Let's simplify the expression step by step:

$\frac{\left( (2x^2 \cdot y)^2 \cdot 5x \cdot y \right)}{\left(3x \cdot y^3\right)^3}$

Step 1: Expand the powers in the numerator

We first expand $(2x^2 \cdot y)^2$. Using the power of a product rule, $(ab)^2 = a^2 \cdot b^2$, we get: $(2x^2 \cdot y)^2 = 2^2 \cdot (x^2)^2 \cdot y^2 = 4x^4y^2$

Now, substitute this back into the numerator: $\text{Numerator} = (4x^4y^2) \cdot 5x \cdot y = 4 \cdot 5 \cdot x^4 \cdot x \cdot y^2 \cdot y = 20x^5y^3$

So the numerator becomes: $20x^5y^3$

Step 2: Expand the denominator

Now expand the denominator $(3x \cdot y^3)^3$. Again, use the power of a product rule: $(3x \cdot y^3)^3 = 3^3 \cdot x^3 \cdot (y^3)^3 = 27x^3y^9$

So the denominator becomes: $27x^3y^9$

Step 3: Simplify the fraction

Now, simplify the expression: $\frac{20x^5y^3}{27x^3y^9}$

For the $x$-terms: $\frac{x^5}{x^3} = x^{5-3} = x^2$

For the $y$-terms: $\frac{y^3}{y^9} = y^{3-9} = y^{-6} = \frac{1}{y^6}$

Final expression

Now combine everything: $\frac{20x^5y^3}{27x^3y^9} = \frac{20x^2}{27y^6}$

Thus, the simplified expression is: $\boxed{\frac{20x^2}{27y^6}}$

Would you like further details or clarifications?
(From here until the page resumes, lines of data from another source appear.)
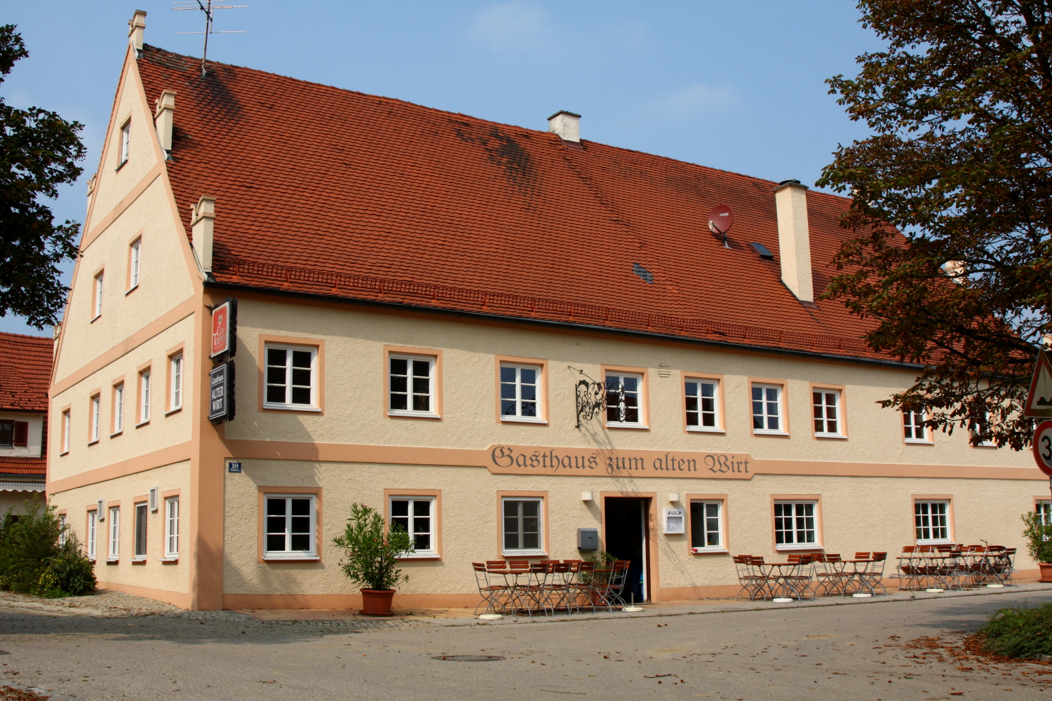 Gasthof zum Alten Wirt, mit Schwalbenschwanzzinnen, wohl 1. Hälfte 18. Jh., schmiedeeiserner Ausleger, Rokoko.This is a photograph of an architectural monument.
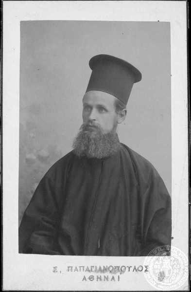 Константинос Иконому от Неред
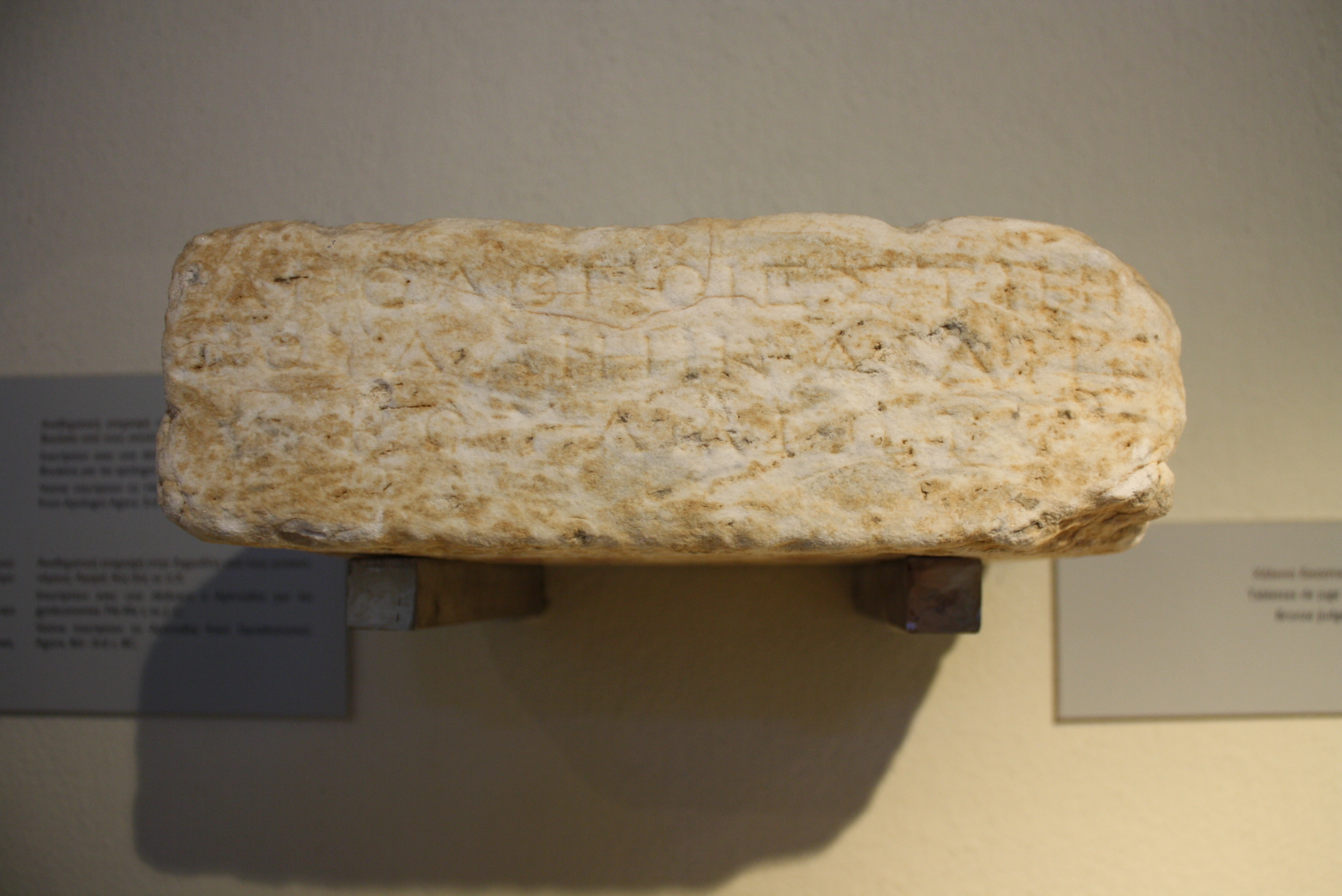 Weihung der Apologoi von Thasos an Hestia Boulaia und Zeus Boulaios, laut dem Archäologischen Museum Thasos aus dem 3. Jh. v. Chr., laut Hamon 2019 Mitte 3. Jh. v. Chr. (?). Siehe Patrice Hamon: Documents publics du quatrième siècle et de l’époque hellénistique (= Corpus des Inscriptions de Thasos. Band 3). Ecole française d’Athènes, Athen 2019, S. 260 f., Nr. 73.

Here are 5 questions to explore:

1. How do you simplify expressions with powers in both the numerator and denominator?
2. What is the power of a product rule, and how is it applied?
3. How does exponent subtraction work when simplifying variables?
4. How do negative exponents impact the final expression?
5. What would happen if the denominator had a higher degree for $x$?

Tip: Always apply exponent rules carefully when simplifying variables.